Goldschmidt made an interesting calculation on the geochemical balance in seawater. From the amount and composition of sedimentary rocks he estimated that erosion during geological time had amounted to about 160 kilograms of igneous rock per square centimetre of the Earth’s surface. Combining this figure with the amount of seawater per square centimetre, 273 kilograms, he derived a figure of 600 grams of igneous rock eroded per kilogram of seawater. Assuming this 600 grams had gone fully into solution (obviously a gross simplification but a limiting one), he drew up a balance sheet between the amounts of different elements potentially supplied to the oceans and the amounts actually present. Some of these figures are presented in the Table. Despite the imperfections of the method, the results are certainly significant in a qualitative sense. Some elements—chlorine, bromine, boron, and sulfur—are present in seawater in amounts far in excess of those that can have been derived by erosion. The source of these “superabundant” elements has probably been volcanism and related magmatic activity. Halides, sulfates, and borates are deposited by volcanic gases and carried in solution in hot springs. The relative depletion of fluorine with respect to chlorine in seawater can be ascribed to the precipitation of highly insoluble fluorine-bearing compounds, mainly apatite (calcium fluophosphate). Sodium clearly remains in solution to a much greater extent than potassium; the latter element reacts with sedimentary materials to form insoluble potassium-bearing silicates such as illite and glauconite, which have no sodium-bearing analogs. Calcium is removed from solution much more effectively than strontium, evidently because it is utilized by organisms. Goldschmidt pointed out that many highly poisonous elements, such as arsenic and selenium, have been potentially supplied in dangerous amounts. Their concentration remains very low, however, presumably because of efficient processes of removal as insoluble compounds. Adsorption on colloidal particles of clay and iron oxides is a likely process.
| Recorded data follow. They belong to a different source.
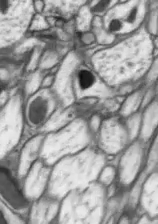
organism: Drosophila
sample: Optic lobe
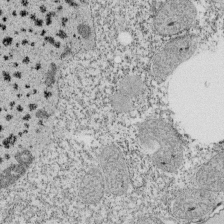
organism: Tetrahymena
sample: Cilia in tetrahymena
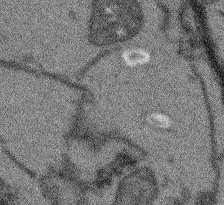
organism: Arabidopsis thaliana
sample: Root tip
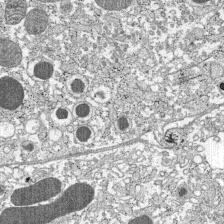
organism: C57BL Mouse
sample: Pancreatic islet
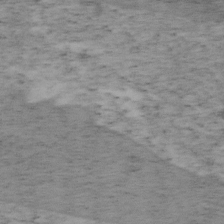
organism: Mouse
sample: OT-I killer T cells with ID8 ovarian cancer cells
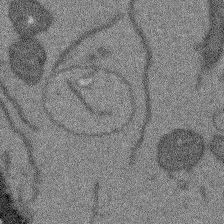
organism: Arabidopsis thaliana
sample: Root tip
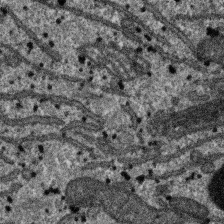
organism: Human
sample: Lung epithelial cells infected with SARS-CoV-2
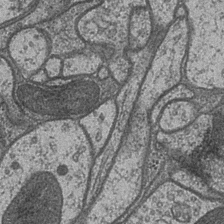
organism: Drosophila
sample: Optic medulla
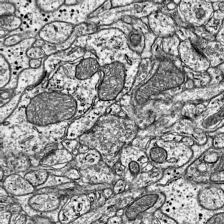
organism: Mouse
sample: Visual Cortex
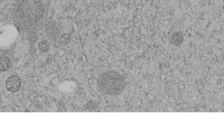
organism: C. elegans
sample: C. elegans embryo early stage
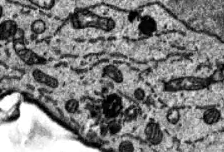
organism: Human
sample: HeLa cells
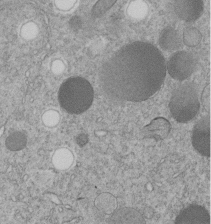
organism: C. elegans
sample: C. elegans embryo early stage
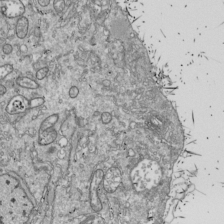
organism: Drosophila
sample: Cell division; meiosis; drosophila spermatocytes
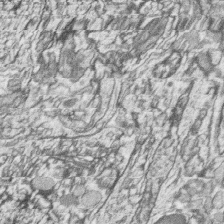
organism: Zebrafish
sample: synaptic ribbons in rod cells and cone cells
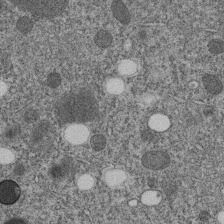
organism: C. elegans
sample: C. elegans embryo early stage
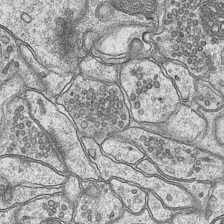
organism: Mouse
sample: CA1 Hippocampus
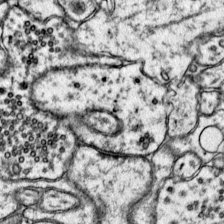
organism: Mouse
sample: Primary visual cortex
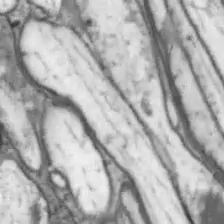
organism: Drosophila
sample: Optic lobe
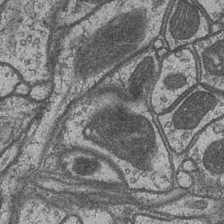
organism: Drosophila
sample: Optic medulla
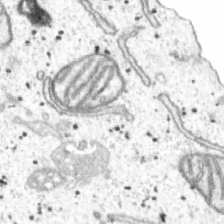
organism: Human
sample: HeLa cells
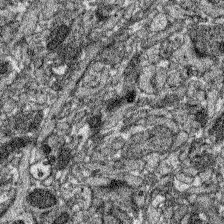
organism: Zebrafish
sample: Larval olfactory bulb
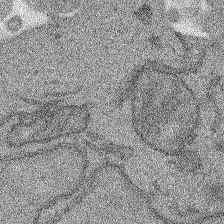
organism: Human
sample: HeLa cells
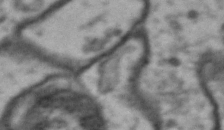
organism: Drosophila
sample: Brain
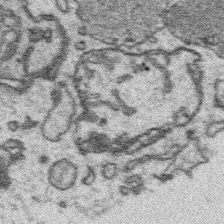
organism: Platynereis dumerilii
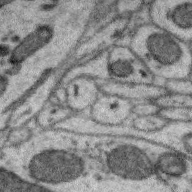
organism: Zebra finch
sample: Brain

| Geochemical balance of some elements in seawater | |||
| element | potential amount supplied to oceans (g/ton) | amount present in seawater (g/ton) | percentage in solution |
| lithium | 39 | 0.17 | 0.4 |
| boron | 2 | 4.5 | 250 |
| fluorine | 540 | 1.3 | 0.2 |
| sodium | 16,980 | 10,800 | 64 |
| magnesium | 12,540 | 1,290 | 10 |
| phosphorus | 708 | 0.09 | 0.01 |
| sulfur | 312 | 904 | 290 |
| chlorine | 188 | 19,400 | 10,300 |
| potassium | 15,540 | 392 | 2.5 |
| calcium | 21,780 | 411 | 1.9 |
| arsenic | 3 | 0.003 | 0.1 |
| bromine | 0.97 | 67 | 6,900 |
| rubidium | 186 | 0.12 | 0.06 |
| strontium | 180 | 8.1 | 4.6 |
| iodine | 0.18 | 0.06 | 33 |
| cesium | 4 | 0.0003 | 0.008 |
| barium | 150 | 0.02 | 0.01 |
The geological and geochemical evidence indicates that the ocean waters are, and have been for a long time, in a steady state of essentially unchanging composition. The addition of material by runoff from the land is adjusted by reactions within the ocean waters or between the ocean waters and sedimentary materials whereby the concentrations of the individual elements remain essentially constant. How far back in geological time this steady state has persisted remains something of an open question. The existence of most forms of marine life from the Cambrian to the present indicates a uniformity of marine conditions over the past 600,000,000 years; how far back into the Precambrian this uniformity extended is more difficult to elucidate. The earlier discussion of Precambrian iron formations suggested the possibility of very different atmospheric composition some 2,000,000,000 years ago, and the considerable interdependence of atmospheric and oceanic composition indicates that this might have resulted in marked geochemical differences in the ocean waters.